**DIRECTIONS FOR THIS TASK:** When the line with "0.15462882046563792 | 4.869 |" appears below, start repeating lines exactly, and keep going through the line with "0.19817969497091076 | 0.377 |"; add nothing outside that span.

**PROVIDED DATA:**
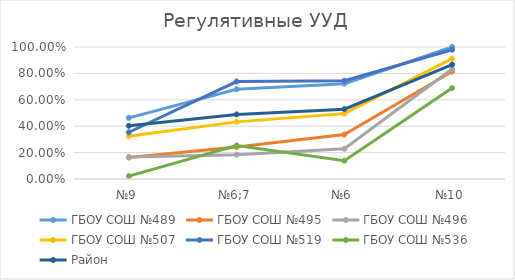
| Category | ГБОУ СОШ №489 | ГБОУ СОШ №495 | ГБОУ СОШ №496 | ГБОУ СОШ №507 | ГБОУ СОШ №519 | ГБОУ СОШ №536 | Район |
|---|---|---|---|---|---|---|---|
| №9 | 0.463 | 0.163 | 0.167 | 0.324 | 0.354 | 0.022 | 0.403 |
| №6;7 | 0.68 | 0.242 | 0.184 | 0.433 | 0.738 | 0.254 | 0.489 |
| №6 | 0.722 | 0.337 | 0.229 | 0.495 | 0.745 | 0.139 | 0.529 |
| №10 | 1 | 0.814 | 0.833 | 0.912 | 0.979 | 0.689 | 0.866 |
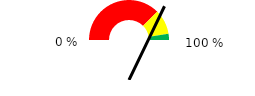
| Category | Series 0 |
|---|---|
| 0 | 0.75 |
| 1 | 0.2 |
| 2 | 0.05 |
| 3 | 1 |
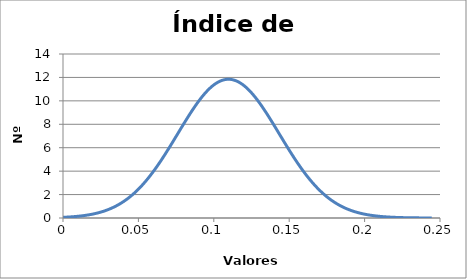
| Category | Series 0 |
|---|---|
| -0.025018536868611996 | 0.004 |
| -0.02229660721203245 | 0.005 |
| -0.019574677555452905 | 0.007 |
| -0.01685274789887336 | 0.01 |
| -0.014130818242293815 | 0.014 |
| -0.011408888585714271 | 0.018 |
| -0.008686958929134727 | 0.025 |
| -0.0059650292725551834 | 0.033 |
| -0.0032430996159756396 | 0.043 |
| -0.0005211699593960957 | 0.056 |
| 0.002200759697183448 | 0.073 |
| 0.004922689353762992 | 0.094 |
| 0.007644619010342536 | 0.12 |
| 0.01036654866692208 | 0.153 |
| 0.013088478323501624 | 0.193 |
| 0.015810407980081168 | 0.243 |
| 0.018532337636660713 | 0.304 |
| 0.02125426729324026 | 0.377 |
| 0.023976196949819804 | 0.464 |
| 0.02669812660639935 | 0.568 |
| 0.029420056262978896 | 0.691 |
| 0.03214198591955844 | 0.835 |
| 0.03486391557613799 | 1.003 |
| 0.03758584523271753 | 1.196 |
| 0.04030777488929708 | 1.417 |
| 0.043029704545876624 | 1.669 |
| 0.04575163420245617 | 1.952 |
| 0.048473563859035715 | 2.268 |
| 0.05119549351561526 | 2.618 |
| 0.053917423172194806 | 3.003 |
| 0.05663935282877435 | 3.422 |
| 0.0593612824853539 | 3.874 |
| 0.06208321214193344 | 4.358 |
| 0.06480514179851299 | 4.869 |
| 0.06752707145509253 | 5.405 |
| 0.07024900111167207 | 5.962 |
| 0.0729709307682516 | 6.532 |
| 0.07569286042483114 | 7.111 |
| 0.07841479008141068 | 7.691 |
| 0.08113671973799022 | 8.263 |
| 0.08385864939456976 | 8.821 |
| 0.0865805790511493 | 9.355 |
| 0.08930250870772884 | 9.857 |
| 0.09202443836430838 | 10.318 |
| 0.09474636802088791 | 10.73 |
| 0.09746829767746745 | 11.086 |
| 0.10019022733404699 | 11.379 |
| 0.10291215699062653 | 11.604 |
| 0.10563408664720607 | 11.757 |
| 0.10835601630378561 | 11.834 |
| 0.11107794596036515 | 11.834 |
| 0.11379987561694468 | 11.757 |
| 0.11652180527352422 | 11.604 |
| 0.11924373493010376 | 11.379 |
| 0.1219656645866833 | 11.086 |
| 0.12468759424326284 | 10.73 |
| 0.1274095238998424 | 10.318 |
| 0.13013145355642194 | 9.857 |
| 0.1328533832130015 | 9.355 |
| 0.13557531286958105 | 8.821 |
| 0.1382972425261606 | 8.263 |
| 0.14101917218274015 | 7.691 |
| 0.1437411018393197 | 7.111 |
| 0.14646303149589926 | 6.532 |
| 0.1491849611524788 | 5.962 |
| 0.15190689080905836 | 5.405 |
| 0.15462882046563792 | 4.869 |
| 0.15735075012221747 | 4.358 |
| 0.16007267977879702 | 3.874 |
| 0.16279460943537657 | 3.422 |
| 0.16551653909195613 | 3.003 |
| 0.16823846874853568 | 2.618 |
| 0.17096039840511523 | 2.268 |
| 0.17368232806169479 | 1.952 |
| 0.17640425771827434 | 1.669 |
| 0.1791261873748539 | 1.417 |
| 0.18184811703143344 | 1.196 |
| 0.184570046688013 | 1.003 |
| 0.18729197634459255 | 0.835 |
| 0.1900139060011721 | 0.691 |
| 0.19273583565775165 | 0.568 |
| 0.1954577653143312 | 0.464 |
| 0.19817969497091076 | 0.377 |
| 0.2009016246274903 | 0.304 |
| 0.20362355428406986 | 0.243 |
| 0.20634548394064942 | 0.193 |
| 0.20906741359722897 | 0.153 |
| 0.21178934325380852 | 0.12 |
| 0.21451127291038807 | 0.094 |
| 0.21723320256696763 | 0.073 |
| 0.21995513222354718 | 0.056 |
| 0.22267706188012673 | 0.043 |
| 0.22539899153670628 | 0.033 |
| 0.22812092119328584 | 0.025 |
| 0.2308428508498654 | 0.018 |
| 0.23356478050644494 | 0.014 |
| 0.2362867101630245 | 0.01 |
| 0.23900863981960405 | 0.007 |
| 0.2417305694761836 | 0.005 |
| 0.24445249913276315 | 0.004 |
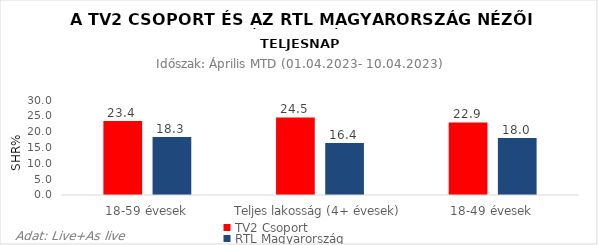
| Category | TV2 Csoport | RTL Magyarország |
|---|---|---|
| 18-59 évesek | 23.4 | 18.3 |
| Teljes lakosság (4+ évesek) | 24.5 | 16.4 |
| 18-49 évesek | 22.9 | 18 |
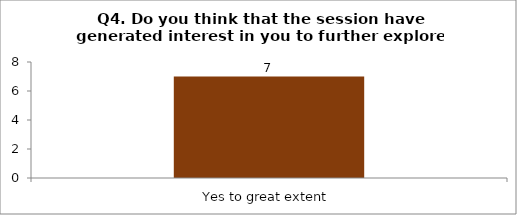
| Category | Q4. Do you think that the session have generated interest in you to further explore the topics? |
|---|---|
| Yes to great extent | 7 |
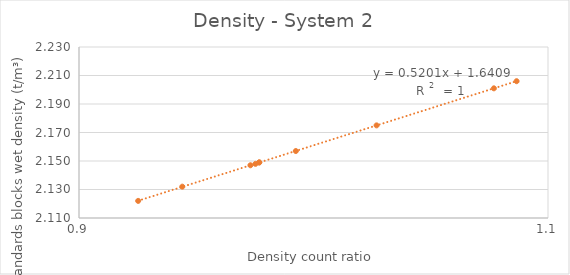
| Category | System 2 |
|---|---|
| 1.0769230769230769 | 2.201 |
| 1.0268961807423347 | 2.175 |
| 0.9731038192576654 | 2.147 |
| 0.9924690693921463 | 2.157 |
| 1.0866057019903175 | 2.206 |
| 0.9768692845615923 | 2.149 |
| 0.9752555137170522 | 2.148 |
| 0.9252286175363098 | 2.122 |
| 0.9440559440559441 | 2.132 |
| 0.9768692845615923 | 2.149 |
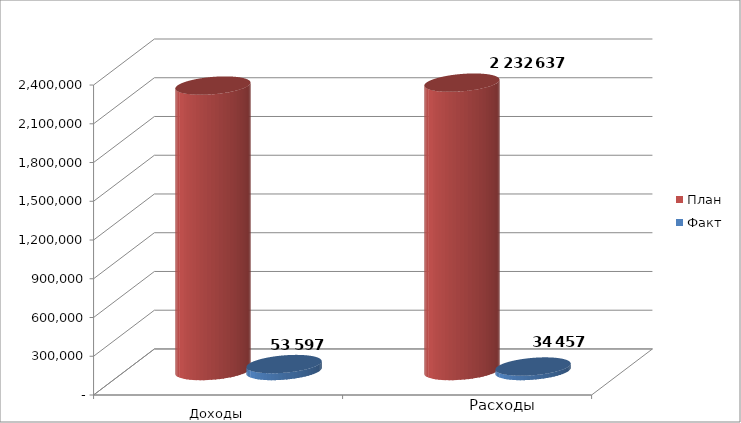
| Category | План | Факт |
|---|---|---|
| 0 | 2209936 | 53597 |
| 1 | 2232637 | 34457 |
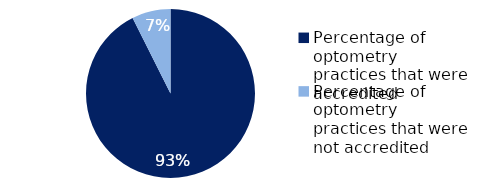
| Category | Series 0 |
|---|---|
| Percentage of optometry practices that were accredited | 0.926 |
| Percentage of optometry practices that were not accredited | 0.074 |
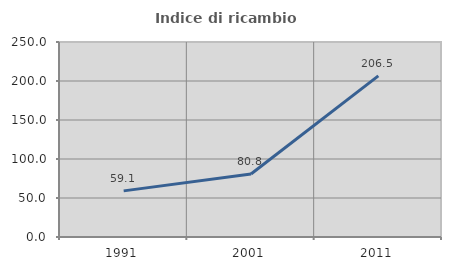
| Category | Indice di ricambio occupazionale  |
|---|---|
| 1991.0 | 59.146 |
| 2001.0 | 80.824 |
| 2011.0 | 206.522 |
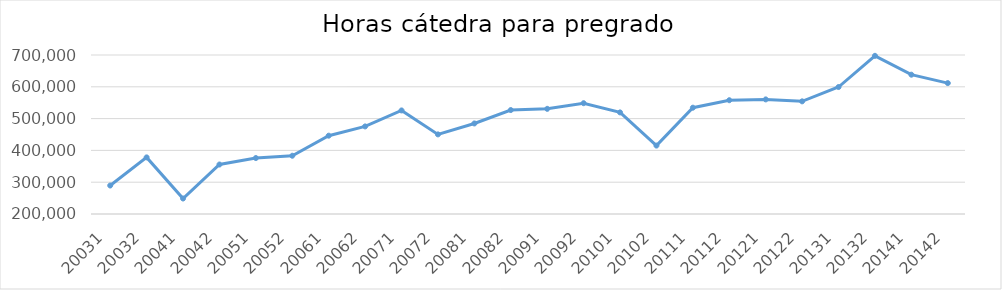
| Category | Horas |
|---|---|
| 20031 | 289559 |
| 20032 | 378019 |
| 20041 | 248740 |
| 20042 | 355610 |
| 20051 | 375988 |
| 20052 | 383225 |
| 20061 | 446277 |
| 20062 | 475399 |
| 20071 | 525673 |
| 20072 | 450344 |
| 20081 | 484730 |
| 20082 | 526867 |
| 20091 | 530699 |
| 20092 | 548433 |
| 20101 | 519456 |
| 20102 | 415183 |
| 20111 | 534306 |
| 20112 | 557820 |
| 20121 | 560358 |
| 20122 | 554266 |
| 20131 | 599313 |
| 20132 | 697397 |
| 20141 | 638107 |
| 20142 | 611632 |
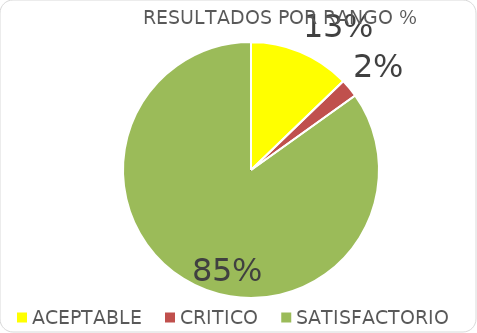
| Category | Total |
|---|---|
| ACEPTABLE | 0.128 |
| CRITICO | 0.023 |
| SATISFACTORIO | 0.849 |
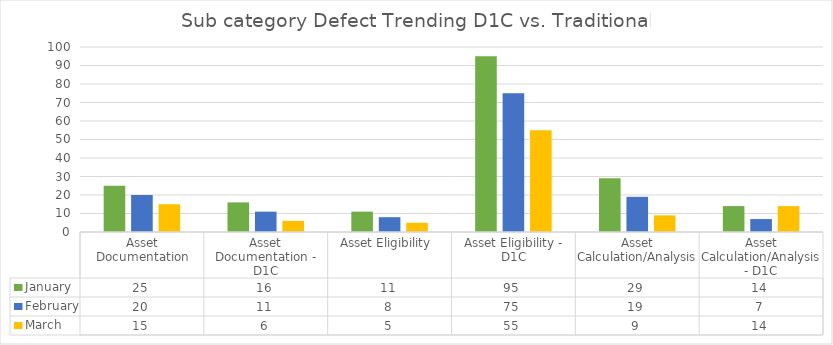
| Category | January | February | March |
|---|---|---|---|
| Asset Documentation | 25 | 20 | 15 |
| Asset Documentation - D1C | 16 | 11 | 6 |
| Asset Eligibility  | 11 | 8 | 5 |
| Asset Eligibility - D1C | 95 | 75 | 55 |
| Asset Calculation/Analysis | 29 | 19 | 9 |
| Asset Calculation/Analysis - D1C | 14 | 7 | 14 |
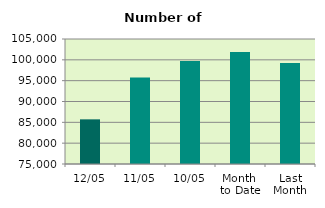
| Category | Series 0 |
|---|---|
| 12/05 | 85716 |
| 11/05 | 95762 |
| 10/05 | 99698 |
| Month 
to Date | 101884 |
| Last
Month | 99222.444 |
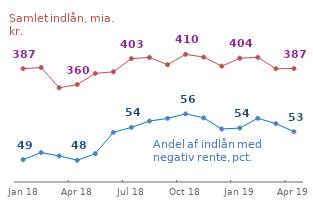
| Category | Series 0 |
|---|---|
| 2018-01-01 | 48.524 |
| 2018-02-01 | 49.661 |
| 2018-03-01 | 49.131 |
| 2018-04-01 | 48.437 |
| 2018-05-01 | 49.48 |
| 2018-06-01 | 52.85 |
| 2018-07-01 | 53.645 |
| 2018-08-01 | 54.643 |
| 2018-09-01 | 55.066 |
| 2018-10-01 | 55.781 |
| 2018-11-01 | 55.149 |
| 2018-12-01 | 53.384 |
| 2019-01-01 | 53.534 |
| 2019-02-01 | 55.084 |
| 2019-03-01 | 54.239 |
| 2019-04-01 | 52.967 |
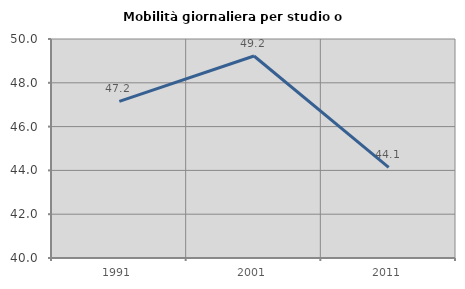
| Category | Mobilità giornaliera per studio o lavoro |
|---|---|
| 1991.0 | 47.153 |
| 2001.0 | 49.223 |
| 2011.0 | 44.134 |

**TASK ANSWER:**
| 0.15462882046563792 | 4.869 |
| 0.15735075012221747 | 4.358 |
| 0.16007267977879702 | 3.874 |
| 0.16279460943537657 | 3.422 |
| 0.16551653909195613 | 3.003 |
| 0.16823846874853568 | 2.618 |
| 0.17096039840511523 | 2.268 |
| 0.17368232806169479 | 1.952 |
| 0.17640425771827434 | 1.669 |
| 0.1791261873748539 | 1.417 |
| 0.18184811703143344 | 1.196 |
| 0.184570046688013 | 1.003 |
| 0.18729197634459255 | 0.835 |
| 0.1900139060011721 | 0.691 |
| 0.19273583565775165 | 0.568 |
| 0.1954577653143312 | 0.464 |
| 0.19817969497091076 | 0.377 |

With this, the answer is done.